My application itself is nothing much. Try out the Greek to modern Latin transliteration scheme used by the Classical Atlas Project and Pleiades at http://fierce-sky-2201.herokuapp.com/ if you like. There's a link to the source of my Pyramid app in the form's page.

Fiona

I while ago I created a project named WorldMill to learn about writing Python extension modules with Cython and experiment with designing a slicker OGR API. Interest in the project is rising again and after some discussion I've persuaded users that we should change the name because the *Mill project name space is getting a little crowded. The new project: Fiona. Fiona is OGR's neater (or nicer/nimble/no-nonsense) API – elegant on the outside, unstoppable OGR(e) power on the inside.

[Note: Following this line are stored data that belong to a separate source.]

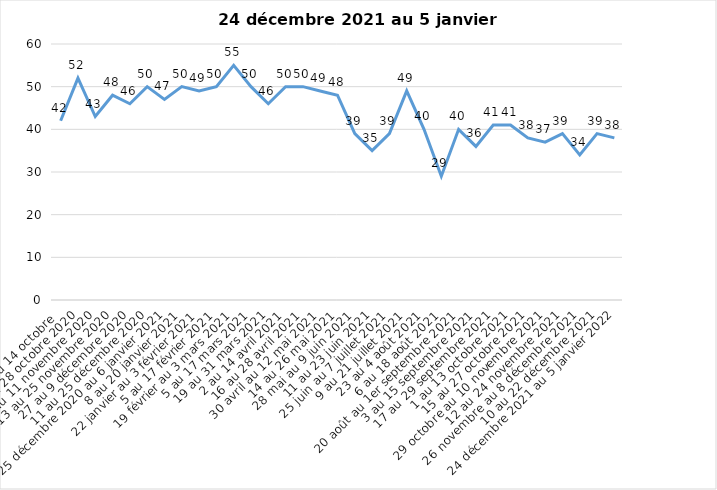
| Category | Toujours aux trois mesures |
|---|---|
| 2 au 14 octobre  | 42 |
| 16 au 28 octobre 2020 | 52 |
| 30 octobre au 11 novembre 2020 | 43 |
| 13 au 25 novembre 2020 | 48 |
| 27 au 9 décembre 2020 | 46 |
| 11 au 25 décembre 2020 | 50 |
| 25 décembre 2020 au 6 janvier 2021 | 47 |
| 8 au 20 janvier 2021 | 50 |
| 22 janvier au 3 février 2021 | 49 |
| 5 au 17 février 2021 | 50 |
| 19 février au 3 mars 2021 | 55 |
| 5 au 17 mars 2021 | 50 |
| 19 au 31 mars 2021 | 46 |
| 2 au 14 avril 2021 | 50 |
| 16 au 28 avril 2021 | 50 |
| 30 avril au 12 mai 2021 | 49 |
| 14 au 26 mai 2021 | 48 |
| 28 mai au 9 juin 2021 | 39 |
| 11 au 23 juin 2021 | 35 |
| 25 juin au 7 juillet 2021 | 39 |
| 9 au 21 juillet 2021 | 49 |
| 23 au 4 août 2021 | 40 |
| 6 au 18 août 2021 | 29 |
| 20 août au 1er septembre 2021 | 40 |
| 3 au 15 septembre 2021 | 36 |
| 17 au 29 septembre 2021 | 41 |
| 1 au 13 octobre 2021 | 41 |
| 15 au 27 octobre 2021 | 38 |
| 29 octobre au 10 novembre 2021 | 37 |
| 12 au 24 novembre 2021 | 39 |
| 26 novembre au 8 décembre 2021 | 34 |
| 10 au 22 décembre 2021 | 39 |
| 24 décembre 2021 au 5 janvier 2022 | 38 |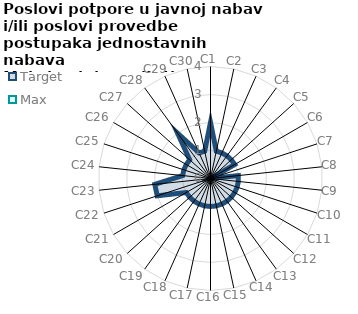
| Category | Target | Max |
|---|---|---|
| C1 | 2 | 0 |
| C2 | 1 | 0 |
| C3 | 1 | 0 |
| C4 | 1 | 0 |
| C5 | 1 | 0 |
| C6 | 1 | 0 |
| C7 | 0 | 0 |
| C8 | 1 | 0 |
| C9 | 1 | 0 |
| C10 | 1 | 0 |
| C11 | 1 | 0 |
| C12 | 1 | 0 |
| C13 | 1 | 0 |
| C14 | 1 | 0 |
| C15 | 1 | 0 |
| C16 | 1 | 0 |
| C17 | 1 | 0 |
| C18 | 1 | 0 |
| C19 | 1 | 0 |
| C20 | 1 | 0 |
| C21 | 1 | 0 |
| C22 | 2 | 0 |
| C23 | 2 | 0 |
| C24 | 1 | 0 |
| C25 | 1 | 0 |
| C26 | 1 | 0 |
| C27 | 1 | 0 |
| C28 | 2 | 0 |
| C29 | 1 | 0 |
| C30 | 1 | 0 |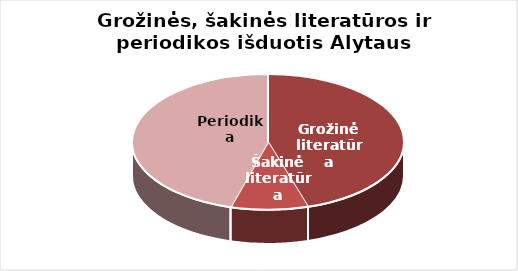
| Category | Series 0 |
|---|---|
| Grožinė literatūra | 500491 |
| Šakinė literatūra | 101483 |
| Periodika | 503993 |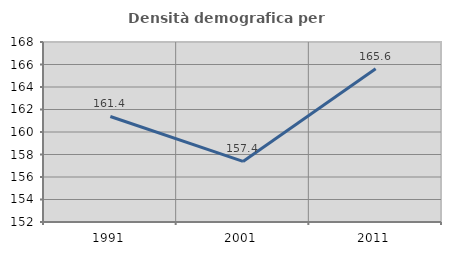
| Category | Densità demografica |
|---|---|
| 1991.0 | 161.382 |
| 2001.0 | 157.387 |
| 2011.0 | 165.622 |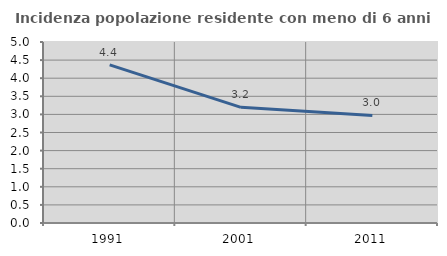
| Category | Incidenza popolazione residente con meno di 6 anni |
|---|---|
| 1991.0 | 4.369 |
| 2001.0 | 3.195 |
| 2011.0 | 2.97 |

What I'd like out of Fiona: a clear alternative to the complex layers and cursors and fussy geometry objects of OGR and ArcPy; Python generators serving as sources and sinks of GeoJSON-like objects; and above all, no reference counting duty dumped on users, no need to explicitly "del" anything. I think an API like this would be productive and make new types of Python data processing programs possible. For example, one might use the enhanced generator protocol of PEP 342 to create pipelines of coroutines that receive and send GeoJSON-like objects, bringing into being something like a WSGI for Python spatial data processing. See https://gist.github.com/1232852 for the pipelinedemo module code wherein the pipeline components below are declared. The demo tasks simply increment the value of a particular feature property (adding the property if it doesn't already exist) and send the feature down the pipe. The demo writer appends received features to a list and serializes them to JSON in a file.

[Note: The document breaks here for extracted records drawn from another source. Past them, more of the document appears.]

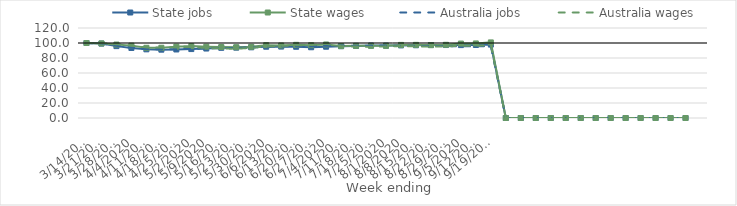
| Category | State jobs | State wages | Australia jobs | Australia wages |
|---|---|---|---|---|
| 14/03/2020 | 100 | 100 | 100 | 100 |
| 21/03/2020 | 99.194 | 99.445 | 99.278 | 99.672 |
| 28/03/2020 | 95.84 | 97.918 | 96.309 | 98.416 |
| 04/04/2020 | 93.359 | 96.501 | 93.652 | 96.688 |
| 11/04/2020 | 91.546 | 93.613 | 91.928 | 94.131 |
| 18/04/2020 | 91.096 | 93.652 | 91.47 | 94.024 |
| 25/04/2020 | 91.363 | 95.17 | 91.802 | 94.259 |
| 02/05/2020 | 91.904 | 95.845 | 92.199 | 94.709 |
| 09/05/2020 | 92.622 | 95.106 | 92.746 | 93.35 |
| 16/05/2020 | 93.567 | 94.669 | 93.278 | 92.689 |
| 23/05/2020 | 93.793 | 94.357 | 93.582 | 92.309 |
| 30/05/2020 | 94.266 | 94.896 | 94.088 | 93.584 |
| 06/06/2020 | 95.036 | 97.155 | 95.005 | 95.392 |
| 13/06/2020 | 95.243 | 96.717 | 95.464 | 96.09 |
| 20/06/2020 | 94.956 | 97.561 | 95.655 | 97.004 |
| 27/06/2020 | 94.314 | 97.068 | 95.595 | 97.247 |
| 04/07/2020 | 95.03 | 98.038 | 96.297 | 98.874 |
| 11/07/2020 | 95.747 | 95.903 | 96.584 | 95.79 |
| 18/07/2020 | 96.166 | 96.216 | 96.449 | 95.216 |
| 25/07/2020 | 96.634 | 96.189 | 96.501 | 94.86 |
| 01/08/2020 | 96.502 | 96.217 | 96.569 | 95.541 |
| 08/08/2020 | 96.783 | 97.461 | 96.344 | 95.915 |
| 15/08/2020 | 96.989 | 97.532 | 96.168 | 95.478 |
| 22/08/2020 | 97.258 | 97.13 | 96.063 | 95.259 |
| 29/08/2020 | 97.277 | 97.606 | 95.951 | 95.312 |
| 05/09/2020 | 97.199 | 99.268 | 95.576 | 96.393 |
| 12/09/2020 | 97.315 | 99.418 | 95.53 | 96.207 |
| 19/09/2020 | 97.859 | 100.789 | 95.881 | 97.123 |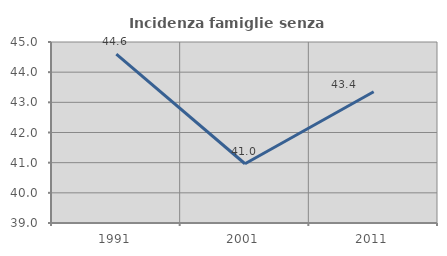
| Category | Incidenza famiglie senza nuclei |
|---|---|
| 1991.0 | 44.595 |
| 2001.0 | 40.964 |
| 2011.0 | 43.353 |

>>> from pipelinedemo import pipeline, task1, task2, writer
>>> features = [{'id': "1"}, {'id': "2"}, {'id': "3"}]
>>> pipeline(
...     features,
...     task1(
...         task2(
...              writer(open("pipeline-demo.json", "w")))
...         )
...     )
>>> print open("pipeline-demo.json").read()
{
  "features": [
    {
      "id": "1",
      "properties": {
        "count": 2
      }
    },
    {
      "id": "2",
      "properties": {
        "count": 2
      }
    },
    {
      "id": "3",
      "properties": {
        "count": 2
      }
    }
  ]
}

Fiona already provides feature source generators that leverage the OGR format drivers. Work on the feature sinks at the other end of the processing pipeline is clearly the next step. Follow or fork; your ideas and pull requests are welcome.

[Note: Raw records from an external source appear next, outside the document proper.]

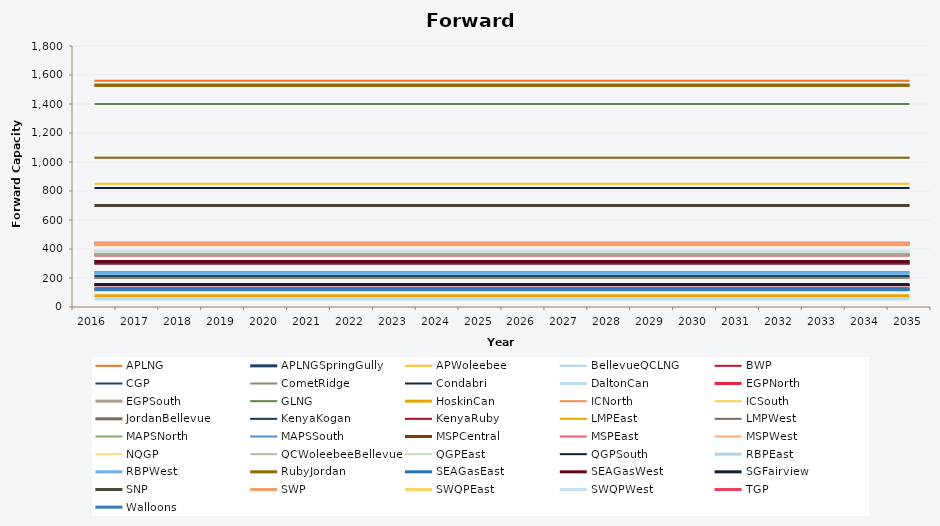
| Category | APLNG | APLNGSpringGully | APWoleebee | BellevueQCLNG | BWP | CGP | CometRidge | Condabri | DaltonCan | EGPNorth | EGPSouth | GLNG | HoskinCan | ICNorth | ICSouth | JordanBellevue | KenyaKogan | KenyaRuby | LMPEast | LMPWest | MAPSNorth | MAPSSouth | MSPCentral | MSPEast | MSPWest | NQGP | QCWoleebeeBellevue | QGPEast | QGPSouth | RBPEast | RBPWest | RubyJordan | SEAGasEast | SEAGasWest | SGFairview | SNP | SWP | SWQPEast | SWQPWest | TGP | Walloons |
|---|---|---|---|---|---|---|---|---|---|---|---|---|---|---|---|---|---|---|---|---|---|---|---|---|---|---|---|---|---|---|---|---|---|---|---|---|---|---|---|---|---|
| 2016.0 | 1560 | 210 | 850 | 1530 | 150 | 119 | 200 | 820 | 56 | 358 | 358 | 1400 | 77 | 120 | 120 | 1530 | 300 | 300 | 1030 | 1030 | 241 | 241 | 439 | 439 | 439 | 110 | 1530 | 151 | 151 | 233 | 233 | 1530 | 314 | 314 | 155 | 700 | 429 | 384 | 384 | 130 | 120 |
| 2017.0 | 1560 | 210 | 850 | 1530 | 150 | 119 | 200 | 820 | 56 | 358 | 358 | 1400 | 77 | 120 | 120 | 1530 | 300 | 300 | 1030 | 1030 | 241 | 241 | 439 | 439 | 439 | 110 | 1530 | 151 | 151 | 233 | 233 | 1530 | 314 | 314 | 155 | 700 | 429 | 384 | 384 | 130 | 120 |
| 2018.0 | 1560 | 210 | 850 | 1530 | 150 | 119 | 200 | 820 | 56 | 358 | 358 | 1400 | 77 | 120 | 120 | 1530 | 300 | 300 | 1030 | 1030 | 241 | 241 | 439 | 439 | 439 | 110 | 1530 | 151 | 151 | 233 | 233 | 1530 | 314 | 314 | 155 | 700 | 429 | 384 | 384 | 130 | 120 |
| 2019.0 | 1560 | 210 | 850 | 1530 | 150 | 119 | 200 | 820 | 56 | 358 | 358 | 1400 | 77 | 120 | 120 | 1530 | 300 | 300 | 1030 | 1030 | 241 | 241 | 439 | 439 | 439 | 110 | 1530 | 151 | 151 | 233 | 233 | 1530 | 314 | 314 | 155 | 700 | 429 | 384 | 384 | 130 | 120 |
| 2020.0 | 1560 | 210 | 850 | 1530 | 150 | 119 | 200 | 820 | 56 | 358 | 358 | 1400 | 77 | 120 | 120 | 1530 | 300 | 300 | 1030 | 1030 | 241 | 241 | 439 | 439 | 439 | 110 | 1530 | 151 | 151 | 233 | 233 | 1530 | 314 | 314 | 155 | 700 | 429 | 384 | 384 | 130 | 120 |
| 2021.0 | 1560 | 210 | 850 | 1530 | 150 | 119 | 200 | 820 | 56 | 358 | 358 | 1400 | 77 | 120 | 120 | 1530 | 300 | 300 | 1030 | 1030 | 241 | 241 | 439 | 439 | 439 | 110 | 1530 | 151 | 151 | 233 | 233 | 1530 | 314 | 314 | 155 | 700 | 429 | 384 | 384 | 130 | 120 |
| 2022.0 | 1560 | 210 | 850 | 1530 | 150 | 119 | 200 | 820 | 56 | 358 | 358 | 1400 | 77 | 120 | 120 | 1530 | 300 | 300 | 1030 | 1030 | 241 | 241 | 439 | 439 | 439 | 110 | 1530 | 151 | 151 | 233 | 233 | 1530 | 314 | 314 | 155 | 700 | 429 | 384 | 384 | 130 | 120 |
| 2023.0 | 1560 | 210 | 850 | 1530 | 150 | 119 | 200 | 820 | 56 | 358 | 358 | 1400 | 77 | 120 | 120 | 1530 | 300 | 300 | 1030 | 1030 | 241 | 241 | 439 | 439 | 439 | 110 | 1530 | 151 | 151 | 233 | 233 | 1530 | 314 | 314 | 155 | 700 | 429 | 384 | 384 | 130 | 120 |
| 2024.0 | 1560 | 210 | 850 | 1530 | 150 | 119 | 200 | 820 | 56 | 358 | 358 | 1400 | 77 | 120 | 120 | 1530 | 300 | 300 | 1030 | 1030 | 241 | 241 | 439 | 439 | 439 | 110 | 1530 | 151 | 151 | 233 | 233 | 1530 | 314 | 314 | 155 | 700 | 429 | 384 | 384 | 130 | 120 |
| 2025.0 | 1560 | 210 | 850 | 1530 | 150 | 119 | 200 | 820 | 56 | 358 | 358 | 1400 | 77 | 120 | 120 | 1530 | 300 | 300 | 1030 | 1030 | 241 | 241 | 439 | 439 | 439 | 110 | 1530 | 151 | 151 | 233 | 233 | 1530 | 314 | 314 | 155 | 700 | 429 | 384 | 384 | 130 | 120 |
| 2026.0 | 1560 | 210 | 850 | 1530 | 150 | 119 | 200 | 820 | 56 | 358 | 358 | 1400 | 77 | 120 | 120 | 1530 | 300 | 300 | 1030 | 1030 | 241 | 241 | 439 | 439 | 439 | 110 | 1530 | 151 | 151 | 233 | 233 | 1530 | 314 | 314 | 155 | 700 | 429 | 384 | 384 | 130 | 120 |
| 2027.0 | 1560 | 210 | 850 | 1530 | 150 | 119 | 200 | 820 | 56 | 358 | 358 | 1400 | 77 | 120 | 120 | 1530 | 300 | 300 | 1030 | 1030 | 241 | 241 | 439 | 439 | 439 | 110 | 1530 | 151 | 151 | 233 | 233 | 1530 | 314 | 314 | 155 | 700 | 429 | 384 | 384 | 130 | 120 |
| 2028.0 | 1560 | 210 | 850 | 1530 | 150 | 119 | 200 | 820 | 56 | 358 | 358 | 1400 | 77 | 120 | 120 | 1530 | 300 | 300 | 1030 | 1030 | 241 | 241 | 439 | 439 | 439 | 110 | 1530 | 151 | 151 | 233 | 233 | 1530 | 314 | 314 | 155 | 700 | 429 | 384 | 384 | 130 | 120 |
| 2029.0 | 1560 | 210 | 850 | 1530 | 150 | 119 | 200 | 820 | 56 | 358 | 358 | 1400 | 77 | 120 | 120 | 1530 | 300 | 300 | 1030 | 1030 | 241 | 241 | 439 | 439 | 439 | 110 | 1530 | 151 | 151 | 233 | 233 | 1530 | 314 | 314 | 155 | 700 | 429 | 384 | 384 | 130 | 120 |
| 2030.0 | 1560 | 210 | 850 | 1530 | 150 | 119 | 200 | 820 | 56 | 358 | 358 | 1400 | 77 | 120 | 120 | 1530 | 300 | 300 | 1030 | 1030 | 241 | 241 | 439 | 439 | 439 | 110 | 1530 | 151 | 151 | 233 | 233 | 1530 | 314 | 314 | 155 | 700 | 429 | 384 | 384 | 130 | 120 |
| 2031.0 | 1560 | 210 | 850 | 1530 | 150 | 119 | 200 | 820 | 56 | 358 | 358 | 1400 | 77 | 120 | 120 | 1530 | 300 | 300 | 1030 | 1030 | 241 | 241 | 439 | 439 | 439 | 110 | 1530 | 151 | 151 | 233 | 233 | 1530 | 314 | 314 | 155 | 700 | 429 | 384 | 384 | 130 | 120 |
| 2032.0 | 1560 | 210 | 850 | 1530 | 150 | 119 | 200 | 820 | 56 | 358 | 358 | 1400 | 77 | 120 | 120 | 1530 | 300 | 300 | 1030 | 1030 | 241 | 241 | 439 | 439 | 439 | 110 | 1530 | 151 | 151 | 233 | 233 | 1530 | 314 | 314 | 155 | 700 | 429 | 384 | 384 | 130 | 120 |
| 2033.0 | 1560 | 210 | 850 | 1530 | 150 | 119 | 200 | 820 | 56 | 358 | 358 | 1400 | 77 | 120 | 120 | 1530 | 300 | 300 | 1030 | 1030 | 241 | 241 | 439 | 439 | 439 | 110 | 1530 | 151 | 151 | 233 | 233 | 1530 | 314 | 314 | 155 | 700 | 429 | 384 | 384 | 130 | 120 |
| 2034.0 | 1560 | 210 | 850 | 1530 | 150 | 119 | 200 | 820 | 56 | 358 | 358 | 1400 | 77 | 120 | 120 | 1530 | 300 | 300 | 1030 | 1030 | 241 | 241 | 439 | 439 | 439 | 110 | 1530 | 151 | 151 | 233 | 233 | 1530 | 314 | 314 | 155 | 700 | 429 | 384 | 384 | 130 | 120 |
| 2035.0 | 1560 | 210 | 850 | 1530 | 150 | 119 | 200 | 820 | 56 | 358 | 358 | 1400 | 77 | 120 | 120 | 1530 | 300 | 300 | 1030 | 1030 | 241 | 241 | 439 | 439 | 439 | 110 | 1530 | 151 | 151 | 233 | 233 | 1530 | 314 | 314 | 155 | 700 | 429 | 384 | 384 | 130 | 120 |

By the way, A Curious Course on Coroutines and Concurrency has a very readable introduction to this "push" style of pipeline for Python along with excellent advice in general on using enhanced generators.

State of the Map Saturday

I'm attending the State of the Map next Saturday, not to present but to catch up with some Python folks, meet some nodes of my social networks, and hear about the state of the art in collecting, modeling, and using geographic data. The OpenStreetMap project has been and continues to be a source of inspiration and social and technical guidance for Pleiades. I hope I'll see you there.

I won't be at FOSS4G this year. My wife is off to an international weed science symposium and I'm solo dad all next week. I wanted to come down Wednesday to organize an informal Python session; inability to get any babysitting help before or after school is going to prevent me from doing so. I will miss a lot of people who won't be at SoTM, but $350 for a brief visit during school hours is more than I can justify.

Trail Ridge

My youngest finally got her first taste of camping in Rocky Mountain National Park last weekend, and also her first ramble on the tundra (or rather a trail through protected tundra) up on top of Trail Ridge. The Rock Cut parking lot on Trail Ridge Road (US-34) is at 12,110 feet, or just less than 3700 meters above sea level.

http://farm7.static.flickr.com/6184/6073550484_2a1f670cc0_z_d.jpg

Coming down from the viewpoint, her big sister spotted this vast Moose-shaped snowfield:

http://farm7.static.flickr.com/6186/6073550490_d88553f377_z_d.jpg

There's a hint of the Moose in Bing's imagery, but not in Google's.